Ruthless vulture capitalism as Romney's ultimate conservative cred

By Michael J.W. Stickings

Via twitter: 

Attacks on Bain do ultimately seem like a deadend in GOP primary. Bain is Rom's most authentic credential as a (contemporary) conservative.

-- Noam Scheiber (@noamscheiber)

A good point, but one that highlights Romney's potential problems down the road with independent voters and the new generation of "Reagan Democrats" in the general election.

For all his shameless efforts to pander to the right-wing GOP base to secure three nomination, on any number of issues including health care, abortion, and Iran, his great appeal to conservatives is that he made himself sinking rich as an unethical and unregulated capitalist.
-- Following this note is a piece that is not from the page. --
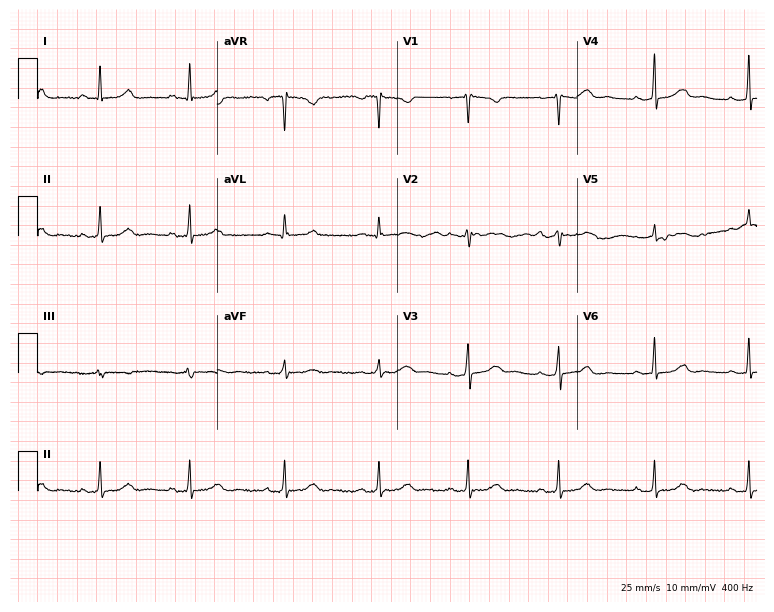
12-lead ECG from a female patient, 43 years old. Labelled as a normal ECG.
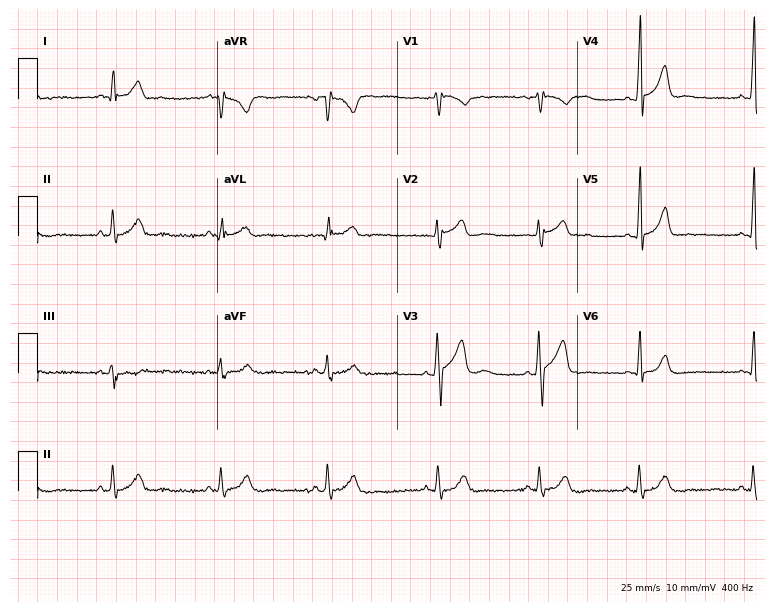
Standard 12-lead ECG recorded from a 21-year-old male patient. Read as a normal ECG.

But it's precisely his proud record of destroying jobs and ruining lives that could turn out to be his ultimate undoing, even more than the flip-flopping and seeming lack of authenticity -- and even more than the fact that non-elite conservatives generally loathe him.

But what Scheiber misses here, at least in this one tweet, is that his plutocratic vulture capitalism, his looting, is unpopular with many on the right as well, and Gingrich and Perry have been trying to exploit that populist opposition on the right.

In the end, other than party and media elites connected to the GOP, it's hard tho imagine anyone liking Romney at all.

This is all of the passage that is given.